Sustainability is widely recognized as one of the most important challenges facing the world today (Wan, Arief, & Rajagopalan, 2014). For most of the world’s largest companies, reporting on non-financial information appears to be a continuing trend. The communication of the social and environmental dimensions of a company plays a key role in the sustainable development of an organization, and therefore should be investigated in depth (Enrique & Michaela, 2015).

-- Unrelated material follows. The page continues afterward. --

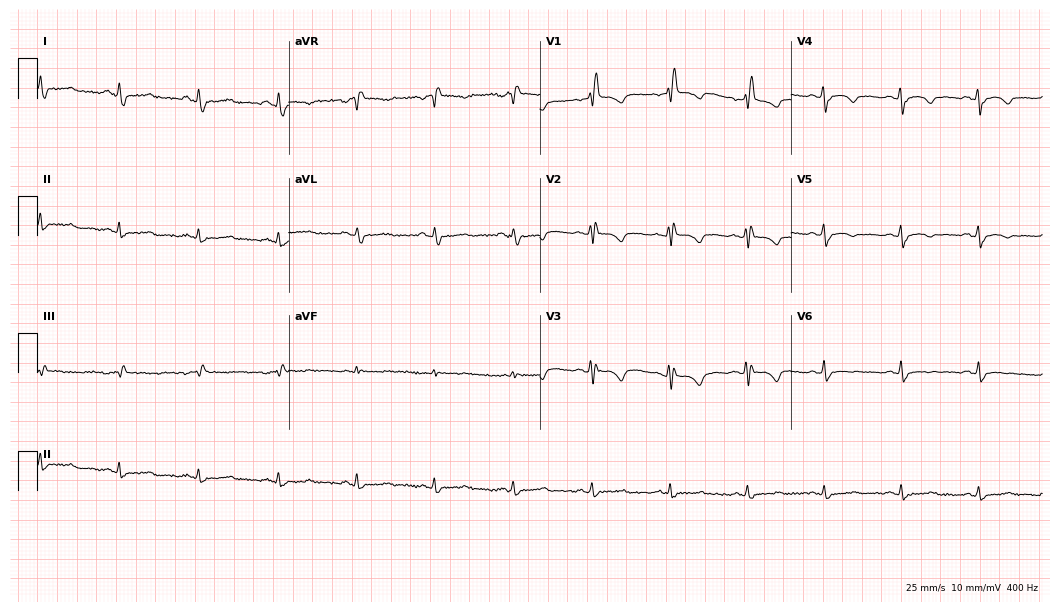
ECG — a female patient, 61 years old. Screened for six findings — first-degree AV block, right bundle branch block, left bundle branch block, sinus bradycardia, atrial fibrillation, sinus tachycardia — none is recorded.

Multinational corporations play a prominent role in shaping the environmental trajectory of the planet. The integration of environmental costs and benefits into corporate decision-making has an enormous, but as yet unfulfilled, potential to promote sustainable development. Now is the time to take advantage of an explosion of sustainability commitments from business leaders and expanding pressure for sustainable practices from shareholders, financial institutions, and consumers (Kareiva, McNally, & McCormick Steve et al., 2015). CSR initiatives are crucial for achieving part of an inclusive growth vision. Organizations that are proactive rather than reactive may help achieve a sustainable inclusive growth via various CSR initiatives (Radhakrishnan, Chitrao & Nagendra, 2014). Research on CSR disclosure points to an increasing lack of completeness and decreasing amount of credibility in the information reported, as well as concerns about overall reporting practices. The evidence supports increasing skepticism about the use of CSR reporting practices as tools used to enhance perceived accountability (Giovanna, Silvia, & Federica, 2015). Standalone CSR reporting by retail companies appears to positively influence perceptions of a company’s reputation and may lead to increased appeal for socially responsible investors (Dennis & Na, 2014). Disclose CSR could increase transparency and non-financial accountability in capital markets. The empirical study reveals that family ownership reduces the level of CSR disclosure (Safaee M & M S Gerayli, 2017). Combining stakeholder theory with CSR research is a historic accomplishment (Zhang, Liang, & Yin, 2012). Chinese empirical data showed that CSR behavior is one of the key factors influencing consumers’ purchasing decisions (Ma, 2011). Data from listed Chinese companies in Shanghai demonstrated that the previous years’ CSR positively affects the current year’s corporate financial performance (CFP), and the current year’s CFP positively affects the CSR (Zhang, Jin, & Li, 2013). An empirical analysis showed that, assuming CSR is exogenous, the current CSR plays a significant positive role in promoting the current CFP, and vice versa (Yin, Liu, & Chen, 2014).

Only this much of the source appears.